Попивая воду с лимоном, фактурный журналист – мужчина с резкими чертами лица и вечной тенью недосыпа под глазами – в который раз пытался разобрать густой, как деготь, иностранный акцент своего гостя. Тот прожевывал слова, просвистывал согласные, коверкал гласные – делал, в общем, всё, что было в его силах. Но силы гения пера, привыкшего вытягивать правду даже из самых молчаливых собеседников, уже таяли. Как и терпение.

– Господин Луи, – журналист медленно провел пальцами по вискам, – давайте еще раз. С самого начала. Хронологию событий… тех дней. – Он потянулся к последней сигарете в помятой пачке, щелкнул медным «Зиппо», и пламя на миг осветило его напряженное лицо.

– Прошу меня… прост…ить, – снова запинался гость. Он выглядел так, будто его вытащили из-под обломков катастрофы. Одежда – потертая, в пятнах, один рукав разорван по шву. Вырванный клок седых волос торчал над ухом, словно метка отчаянного сопротивления. Синяки, густо расположившиеся вокруг глаз и на переносице, отливали сизым и желтым.
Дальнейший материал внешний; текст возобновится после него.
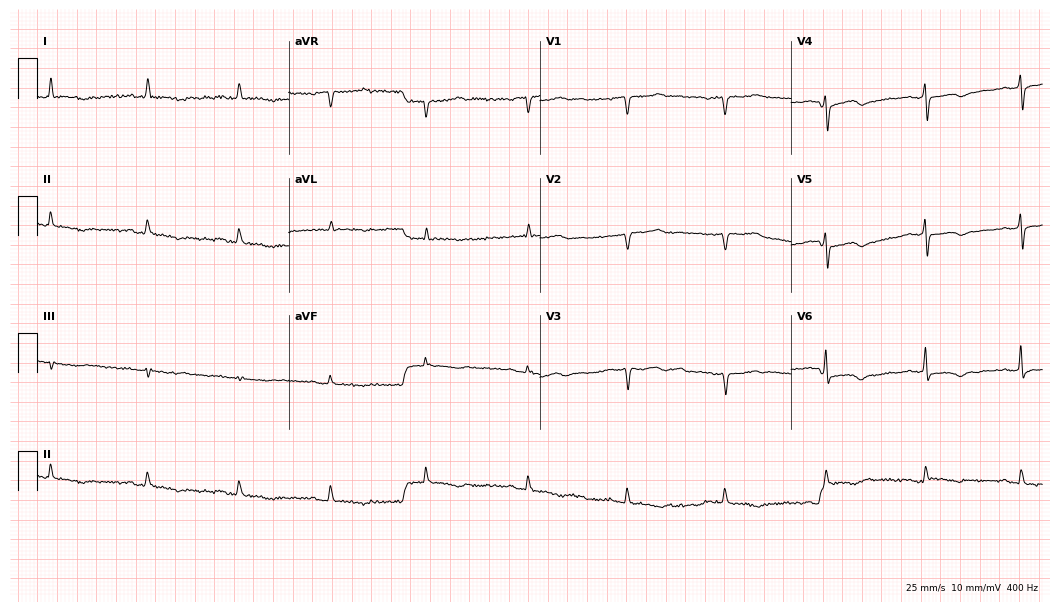
ECG (10.2-second recording at 400 Hz) — a 56-year-old female. Screened for six findings — first-degree AV block, right bundle branch block, left bundle branch block, sinus bradycardia, atrial fibrillation, sinus tachycardia — none is recorded.
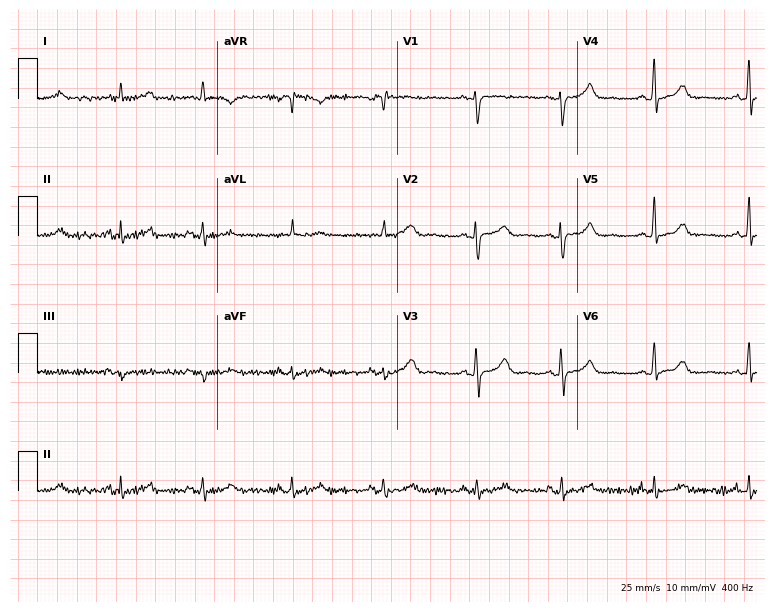
Electrocardiogram, a female, 49 years old. Of the six screened findings (first-degree AV block, right bundle branch block (RBBB), left bundle branch block (LBBB), sinus bradycardia, atrial fibrillation (AF), sinus tachycardia), none is recorded.
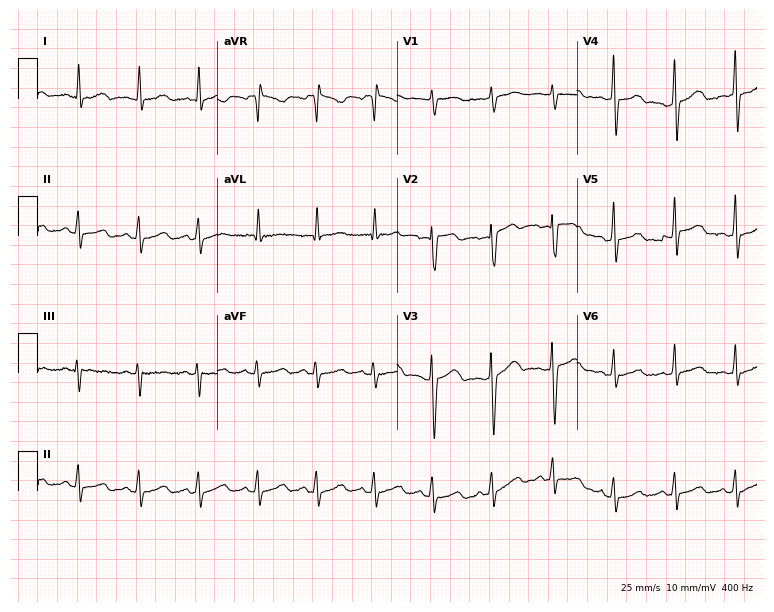
Resting 12-lead electrocardiogram (7.3-second recording at 400 Hz). Patient: a man, 29 years old. None of these six findings is recorded: first-degree AV block, right bundle branch block, left bundle branch block, sinus bradycardia, atrial fibrillation, sinus tachycardia. Only these six findings were labelled.
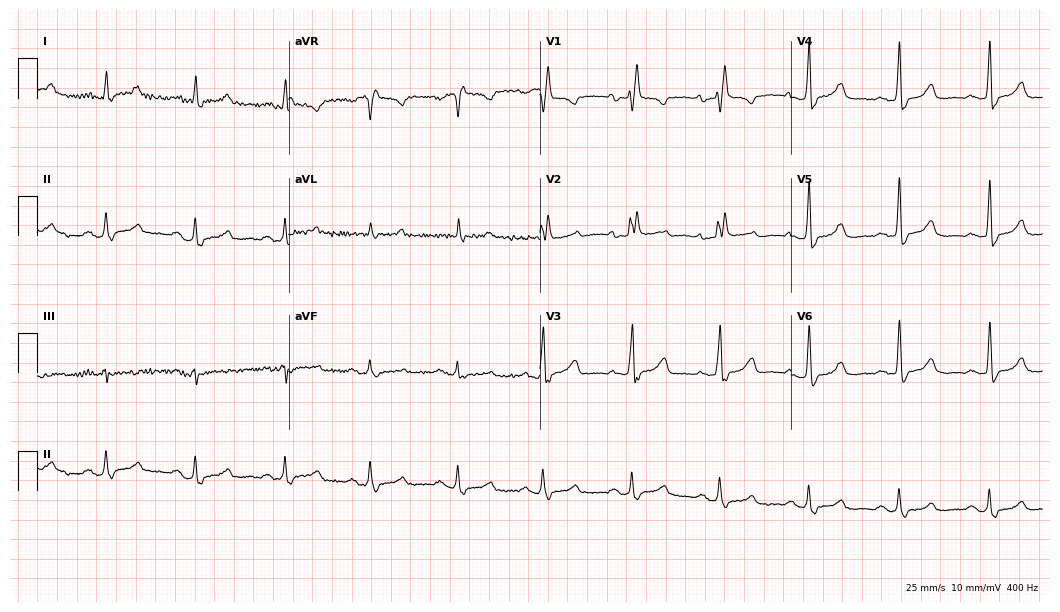
Resting 12-lead electrocardiogram (10.2-second recording at 400 Hz). Patient: a 72-year-old female. None of these six findings is recorded: first-degree AV block, right bundle branch block (RBBB), left bundle branch block (LBBB), sinus bradycardia, atrial fibrillation (AF), sinus tachycardia.
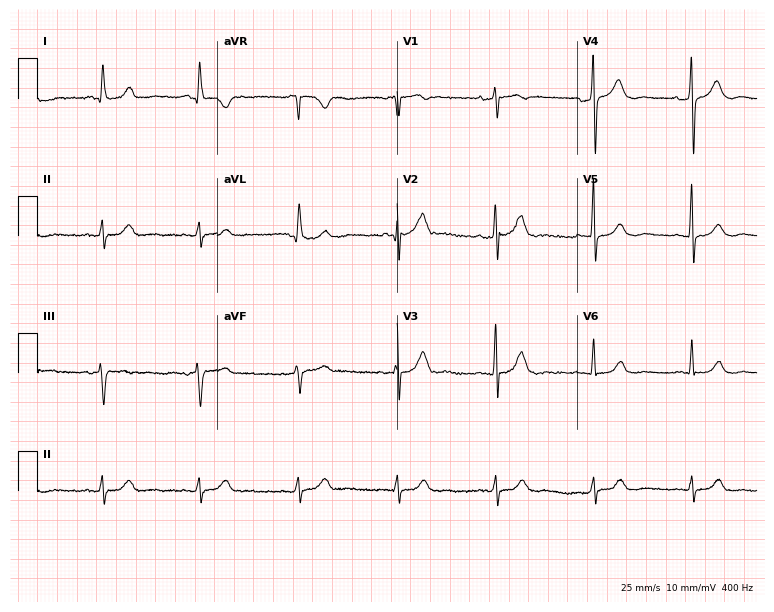
12-lead ECG (7.3-second recording at 400 Hz) from a female patient, 69 years old. Labelled as a normal ECG.
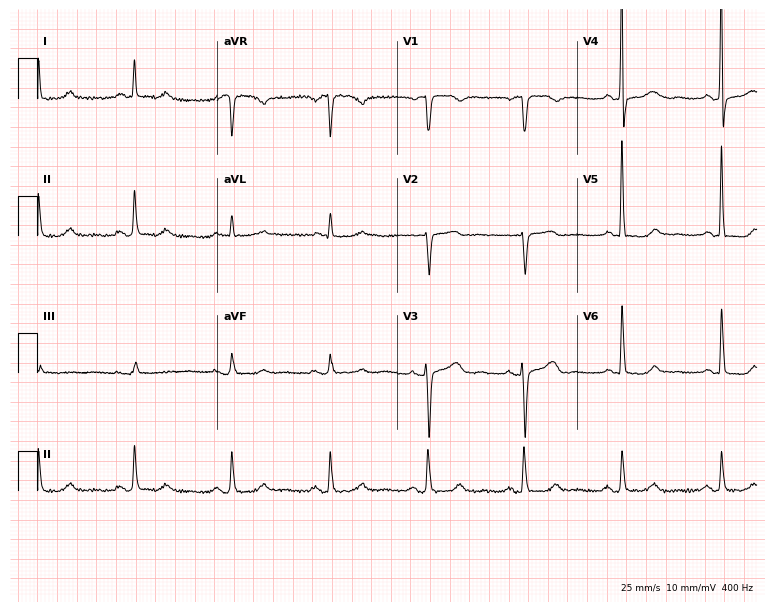
12-lead ECG (7.3-second recording at 400 Hz) from a woman, 73 years old. Screened for six findings — first-degree AV block, right bundle branch block, left bundle branch block, sinus bradycardia, atrial fibrillation, sinus tachycardia — none is recorded.
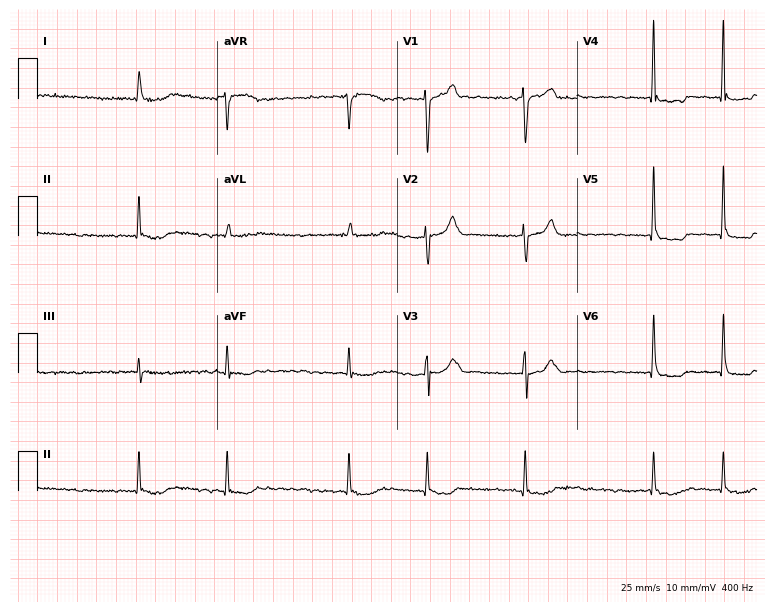
12-lead ECG from a 68-year-old female patient. Shows atrial fibrillation.
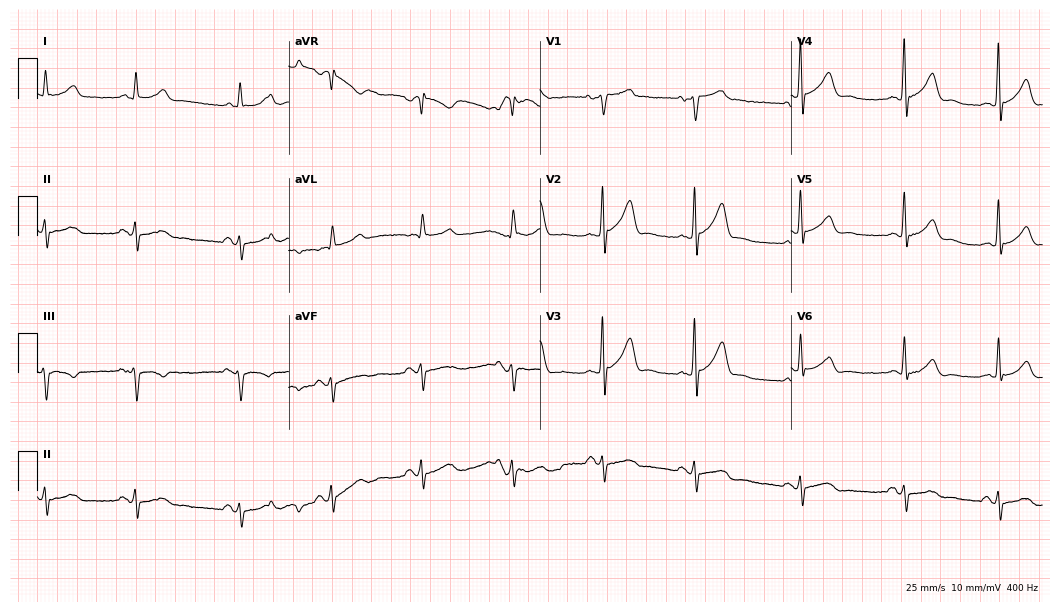
12-lead ECG from a male patient, 68 years old. Recorded interpretation: within normal limits.
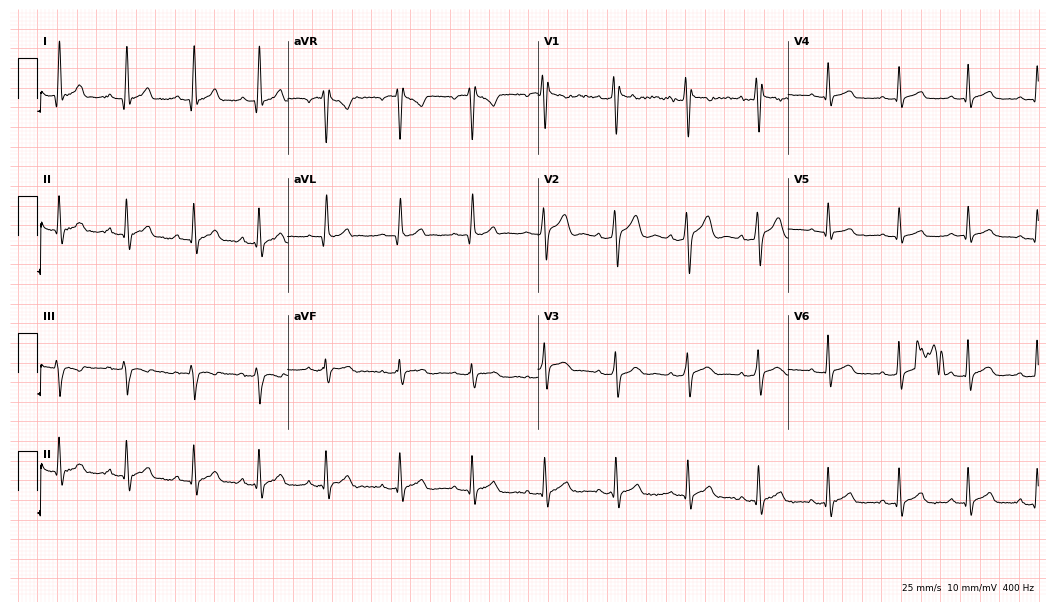
12-lead ECG from a 19-year-old male. Screened for six findings — first-degree AV block, right bundle branch block, left bundle branch block, sinus bradycardia, atrial fibrillation, sinus tachycardia — none is recorded.
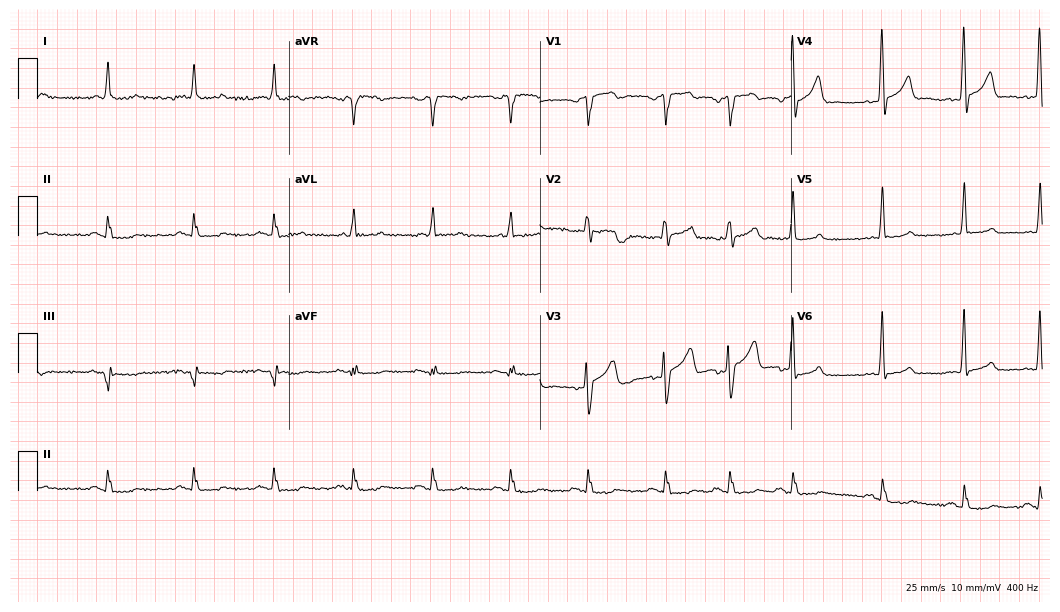
ECG (10.2-second recording at 400 Hz) — a male, 71 years old. Labelled as a normal ECG.
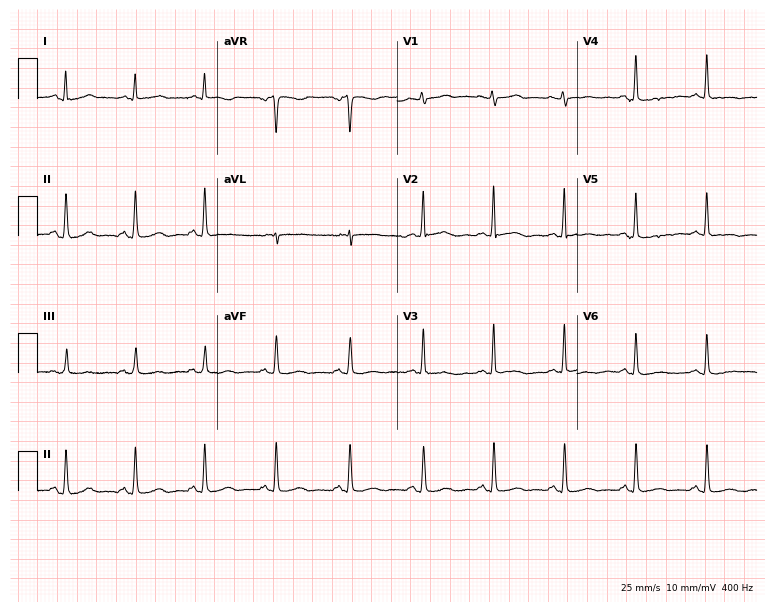
Resting 12-lead electrocardiogram (7.3-second recording at 400 Hz). Patient: a 45-year-old woman. None of these six findings is recorded: first-degree AV block, right bundle branch block, left bundle branch block, sinus bradycardia, atrial fibrillation, sinus tachycardia.
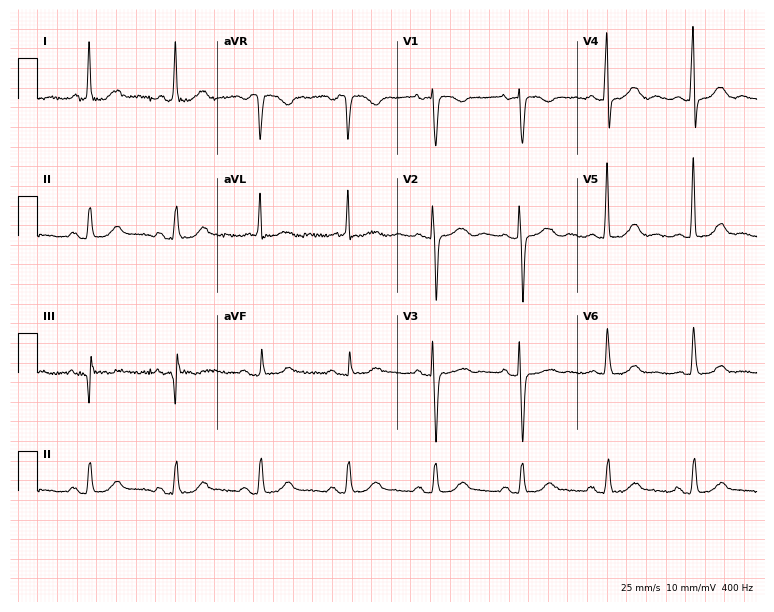
12-lead ECG from a female, 80 years old (7.3-second recording at 400 Hz). Recorded interpretation: within normal limits.
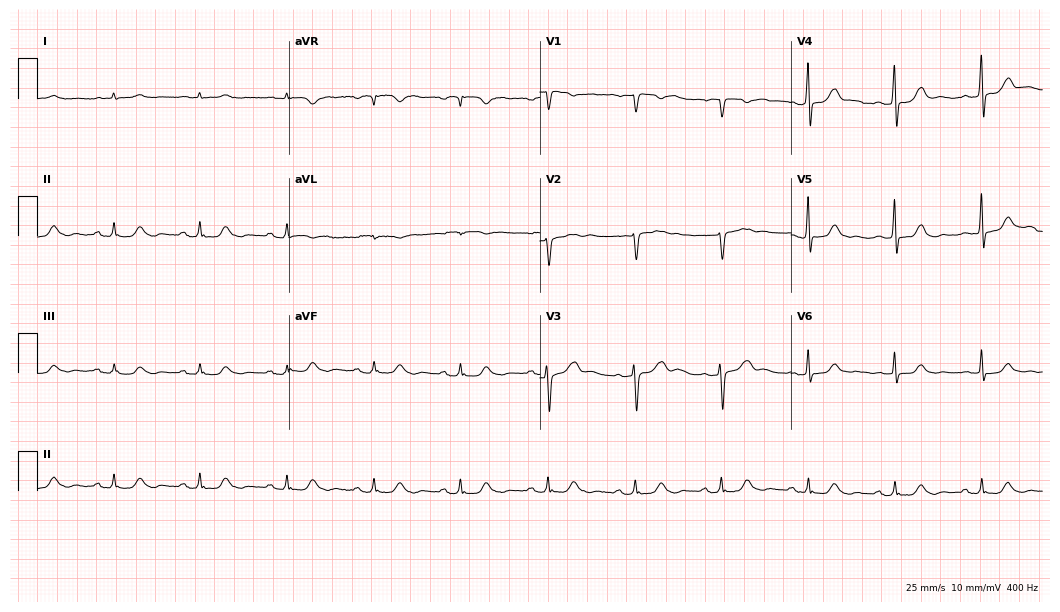
Standard 12-lead ECG recorded from a male, 77 years old (10.2-second recording at 400 Hz). None of these six findings is recorded: first-degree AV block, right bundle branch block (RBBB), left bundle branch block (LBBB), sinus bradycardia, atrial fibrillation (AF), sinus tachycardia.
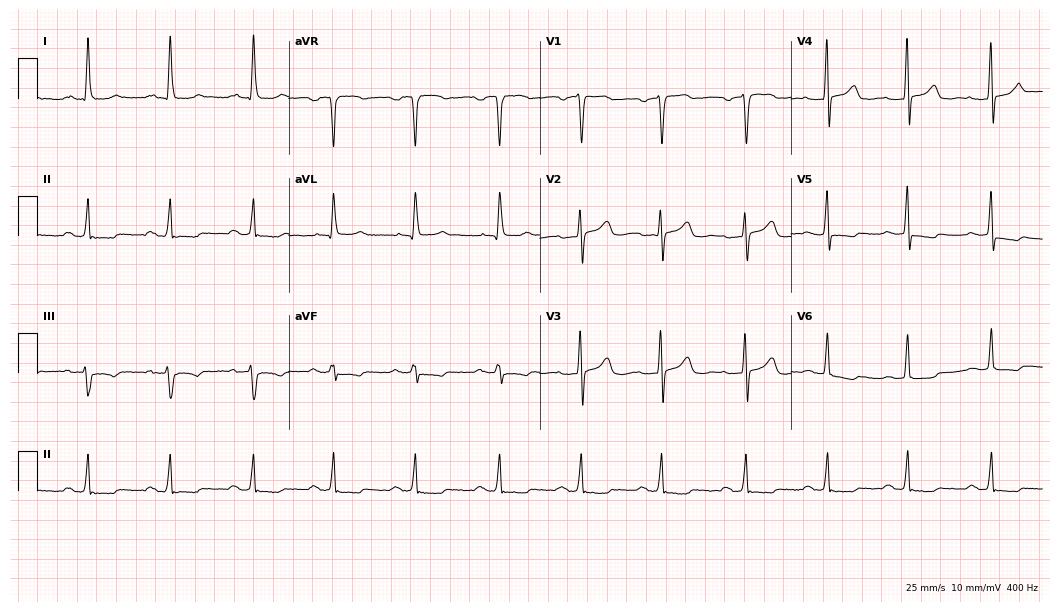
12-lead ECG from a female patient, 62 years old. Shows first-degree AV block.
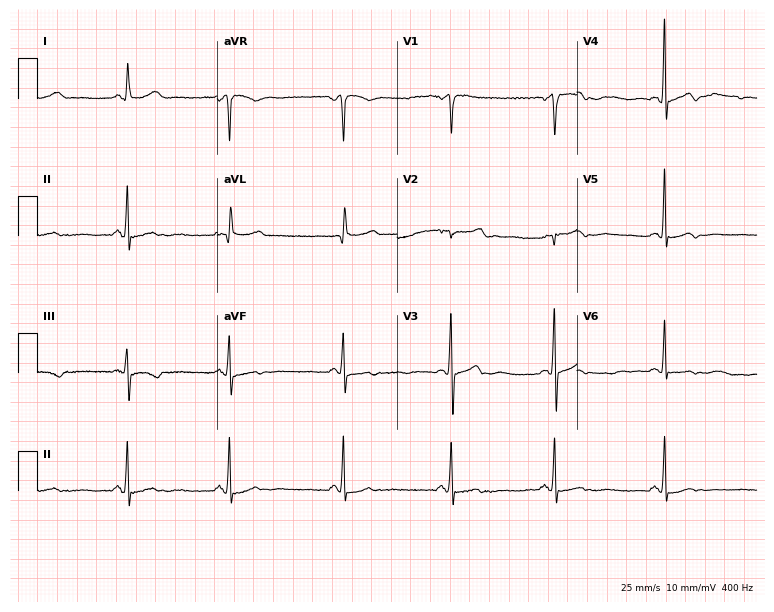
12-lead ECG from a female, 63 years old. No first-degree AV block, right bundle branch block (RBBB), left bundle branch block (LBBB), sinus bradycardia, atrial fibrillation (AF) or sinus tachycardia recorded for this tracing. Findings outside these six are not listed.
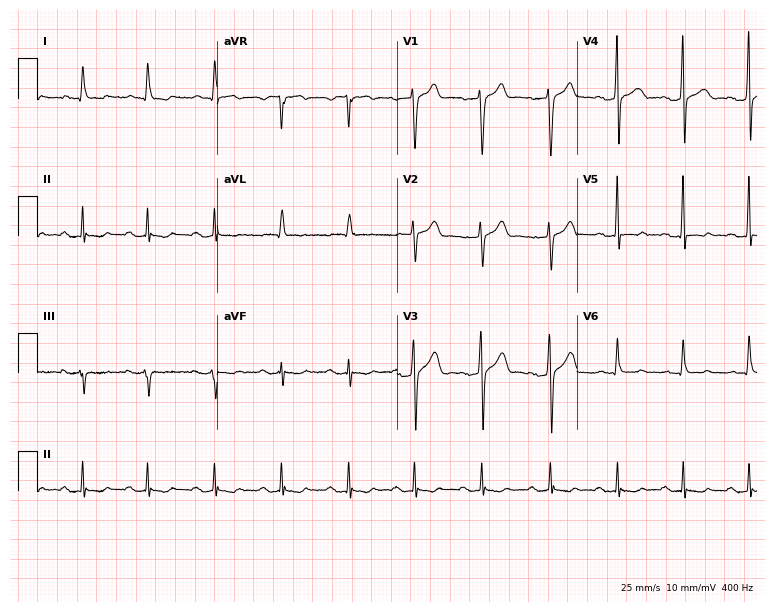
Electrocardiogram, a 44-year-old male. Overall reading on record: normal ECG.

Его пальцы – нервные, живые существа – то и дело тянулись к запястьям, ощупывая рубцы от веревок или наручников.

Шестой час этой пытки.

Дверь скрипнула – резко, будто нехотя. В проеме возник знакомый силуэт.

– Можно тебя? – голос прозвучал глухо, и дверь тут же захлопнулась, не дождавшись ответа.

Журналист вскочил так резко, что стул грохнулся на пол. Он рванул за уходящим, вылетел в коридор, потом – на улицу. Холодный воздух ударил в лицо.

– Я только что курил, – фыркнул он, выхватывая предложенную сигарету.

– Подыши, – ответил мужчина с ярко-зелеными глазами, которые даже в полутьме казались светящимися. – Ты устал.

– Это точно, – журналист потер переносицу, чувствуя, как под веками пульсирует усталость.

– Настолько всё плохо?

Тот тяжело выдохнул, выпуская дым в ночь.

– Слушай… – зеленоглазый придвинулся ближе. – Что вообще известно по этому делу?

Журналист затянулся, посмотрел в темноту.

– Такого я еще не видел. Но если вкратце…

Глава 1

Глава 1

В одном непримечательном здании, о котором знал каждый жителей города, сегодня случилось пополнение. Так шутил начальник дежурной части сюрте. Сырость, въевшаяся в стены за десятилетия, встречала нового гостя плесневым дыханием. Двое из бригады – коренастый верзила с перебитым носом и сухопарый брюнет с пустым взглядом – втолкнули внутрь мужчину средних лет. Тот не сопротивлялся. Лишь покорно опустил голову, приняв свою участь. Кандалы на его запястьях звякнули в такт шагам. Дежурному передали на дело на подпись. Дежурному передали дело на подпись. В папке красовалась фотография: мистер Пьер Фуше Ланжевен. По профессии – доктор общей практики, работающий в одной из самых престижных клиник города. Далее – рекомендательные письма, от которых у любого чиновника зачесались бы руки: идеальная биография, награды, благодарности, безупречная репутация. Такой человек никак не мог оказаться здесь. Это и заинтересовало дежурного.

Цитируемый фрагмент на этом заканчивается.